Prompt: Determine how many lines in the records include "faire". Write the number and nothing more.
▬▬▬
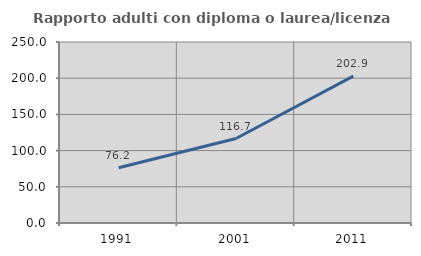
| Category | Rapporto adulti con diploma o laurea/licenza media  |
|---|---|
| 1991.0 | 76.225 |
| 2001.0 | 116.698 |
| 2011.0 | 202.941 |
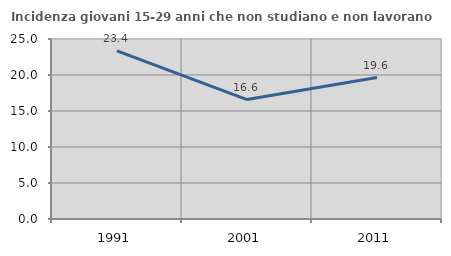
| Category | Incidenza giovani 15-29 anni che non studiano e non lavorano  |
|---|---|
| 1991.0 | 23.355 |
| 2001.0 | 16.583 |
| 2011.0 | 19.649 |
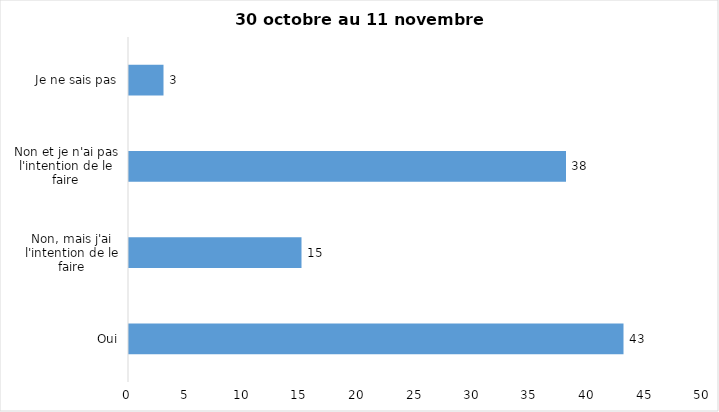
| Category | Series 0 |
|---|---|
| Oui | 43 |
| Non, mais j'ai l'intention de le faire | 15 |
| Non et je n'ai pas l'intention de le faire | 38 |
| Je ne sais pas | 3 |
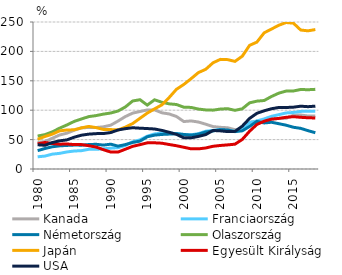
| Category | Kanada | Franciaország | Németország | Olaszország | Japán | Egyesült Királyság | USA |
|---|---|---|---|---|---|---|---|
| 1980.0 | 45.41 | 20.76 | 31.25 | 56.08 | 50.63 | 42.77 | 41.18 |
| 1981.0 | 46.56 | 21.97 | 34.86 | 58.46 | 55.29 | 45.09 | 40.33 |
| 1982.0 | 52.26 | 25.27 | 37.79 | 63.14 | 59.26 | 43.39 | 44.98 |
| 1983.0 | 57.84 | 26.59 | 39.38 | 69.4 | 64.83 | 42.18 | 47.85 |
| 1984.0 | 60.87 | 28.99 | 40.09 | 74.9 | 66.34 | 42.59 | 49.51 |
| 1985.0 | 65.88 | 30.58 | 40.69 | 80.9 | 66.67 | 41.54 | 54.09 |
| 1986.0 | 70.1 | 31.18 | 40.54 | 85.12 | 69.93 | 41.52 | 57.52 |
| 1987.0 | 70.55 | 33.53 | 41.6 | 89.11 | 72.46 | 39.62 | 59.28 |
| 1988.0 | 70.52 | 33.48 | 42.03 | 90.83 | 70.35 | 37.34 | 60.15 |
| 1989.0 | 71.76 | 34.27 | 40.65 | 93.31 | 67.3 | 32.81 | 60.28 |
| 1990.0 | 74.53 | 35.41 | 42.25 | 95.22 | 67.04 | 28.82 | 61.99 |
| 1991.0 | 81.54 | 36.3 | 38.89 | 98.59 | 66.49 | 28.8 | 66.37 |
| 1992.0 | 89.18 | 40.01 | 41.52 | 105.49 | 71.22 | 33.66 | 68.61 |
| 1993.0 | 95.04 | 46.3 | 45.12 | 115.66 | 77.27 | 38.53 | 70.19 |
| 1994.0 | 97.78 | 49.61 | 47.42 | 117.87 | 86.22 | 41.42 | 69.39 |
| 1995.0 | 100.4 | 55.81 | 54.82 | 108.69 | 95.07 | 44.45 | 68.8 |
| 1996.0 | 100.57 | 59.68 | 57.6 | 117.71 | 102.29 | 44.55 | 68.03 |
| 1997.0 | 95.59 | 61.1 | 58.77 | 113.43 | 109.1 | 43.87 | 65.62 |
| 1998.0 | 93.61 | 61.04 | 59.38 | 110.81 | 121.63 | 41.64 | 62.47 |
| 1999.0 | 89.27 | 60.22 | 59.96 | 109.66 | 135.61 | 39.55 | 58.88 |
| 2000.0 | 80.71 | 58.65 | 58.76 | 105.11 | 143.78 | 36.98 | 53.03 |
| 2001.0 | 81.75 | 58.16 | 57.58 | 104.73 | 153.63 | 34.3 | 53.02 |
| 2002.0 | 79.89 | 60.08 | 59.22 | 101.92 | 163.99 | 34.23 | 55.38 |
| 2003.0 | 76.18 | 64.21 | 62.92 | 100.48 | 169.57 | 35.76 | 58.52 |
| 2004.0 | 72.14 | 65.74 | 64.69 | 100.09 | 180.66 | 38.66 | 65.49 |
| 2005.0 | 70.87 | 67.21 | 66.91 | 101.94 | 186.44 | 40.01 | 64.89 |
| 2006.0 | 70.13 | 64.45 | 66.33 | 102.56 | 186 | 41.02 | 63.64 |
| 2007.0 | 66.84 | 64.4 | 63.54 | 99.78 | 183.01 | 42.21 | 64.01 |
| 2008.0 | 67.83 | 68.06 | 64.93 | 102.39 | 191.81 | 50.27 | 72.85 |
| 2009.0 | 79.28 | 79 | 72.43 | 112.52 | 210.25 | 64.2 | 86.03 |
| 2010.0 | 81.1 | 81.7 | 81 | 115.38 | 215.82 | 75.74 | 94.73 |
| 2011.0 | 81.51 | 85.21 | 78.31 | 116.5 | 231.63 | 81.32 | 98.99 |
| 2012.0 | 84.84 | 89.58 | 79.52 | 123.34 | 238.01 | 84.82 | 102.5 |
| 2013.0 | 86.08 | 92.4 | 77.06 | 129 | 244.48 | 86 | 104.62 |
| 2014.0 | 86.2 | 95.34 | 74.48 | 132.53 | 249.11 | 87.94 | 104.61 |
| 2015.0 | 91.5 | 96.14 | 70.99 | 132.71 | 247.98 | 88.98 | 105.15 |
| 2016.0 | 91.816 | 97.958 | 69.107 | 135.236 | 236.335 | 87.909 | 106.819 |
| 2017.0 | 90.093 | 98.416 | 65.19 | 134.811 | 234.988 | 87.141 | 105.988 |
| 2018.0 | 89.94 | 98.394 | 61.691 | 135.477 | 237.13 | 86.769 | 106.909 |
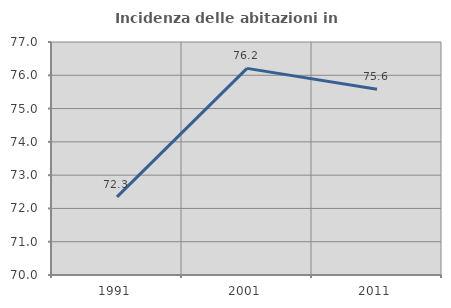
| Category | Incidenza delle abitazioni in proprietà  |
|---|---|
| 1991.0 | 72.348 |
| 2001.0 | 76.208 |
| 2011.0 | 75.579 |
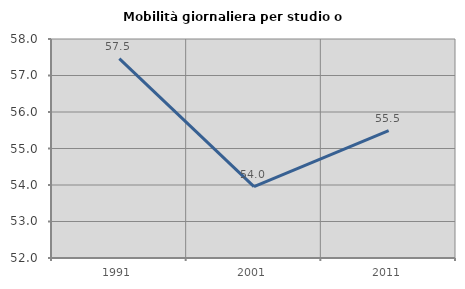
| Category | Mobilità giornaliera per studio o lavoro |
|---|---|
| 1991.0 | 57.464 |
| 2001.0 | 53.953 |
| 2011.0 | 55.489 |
▬▬▬
Answer space: 2